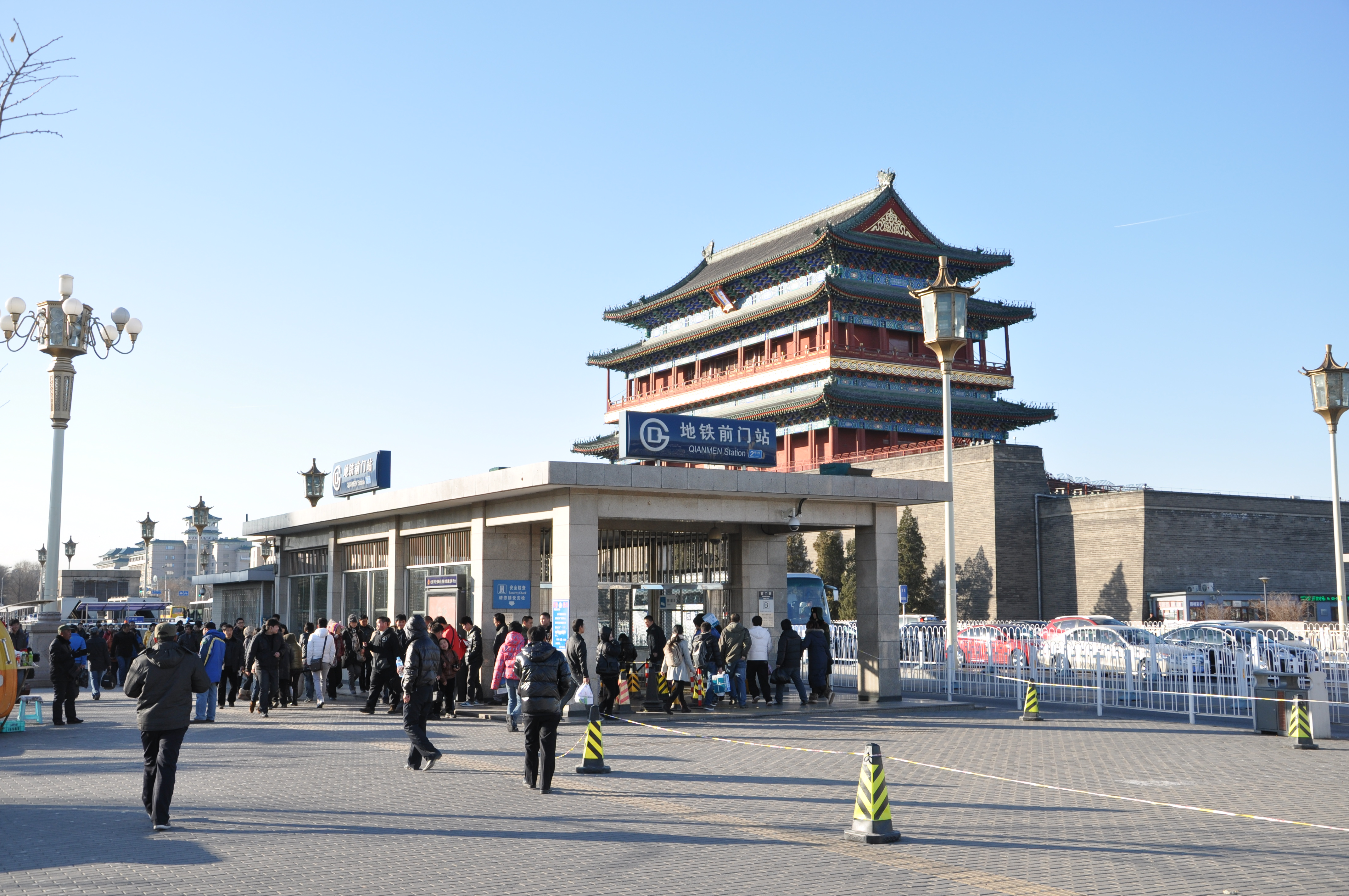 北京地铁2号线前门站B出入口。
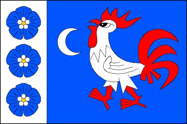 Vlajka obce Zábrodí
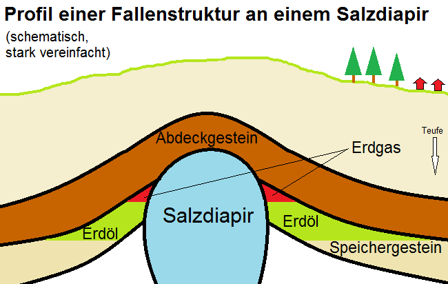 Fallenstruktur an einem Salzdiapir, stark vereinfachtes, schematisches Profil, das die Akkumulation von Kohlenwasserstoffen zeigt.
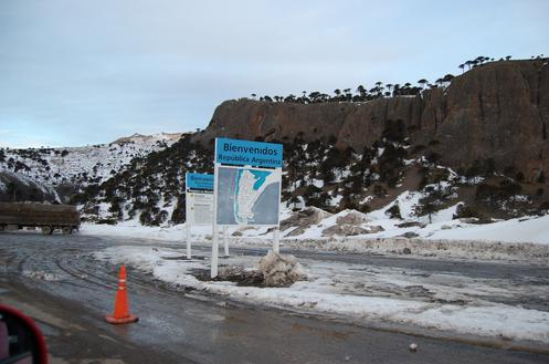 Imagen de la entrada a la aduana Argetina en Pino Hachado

☆ ☆ ☆ ☆

▸ **TASK REQUIREMENTS**
An image-free, exact version of the listing above is required.

▸ **WRITTEN REPLY**
 北京地铁2号线前门站B出入口。
 Vlajka obce Zábrodí
 Fallenstruktur an einem Salzdiapir, stark vereinfachtes, schematisches Profil, das die Akkumulation von Kohlenwasserstoffen zeigt.
 Imagen de la entrada a la aduana Argetina en Pino Hachado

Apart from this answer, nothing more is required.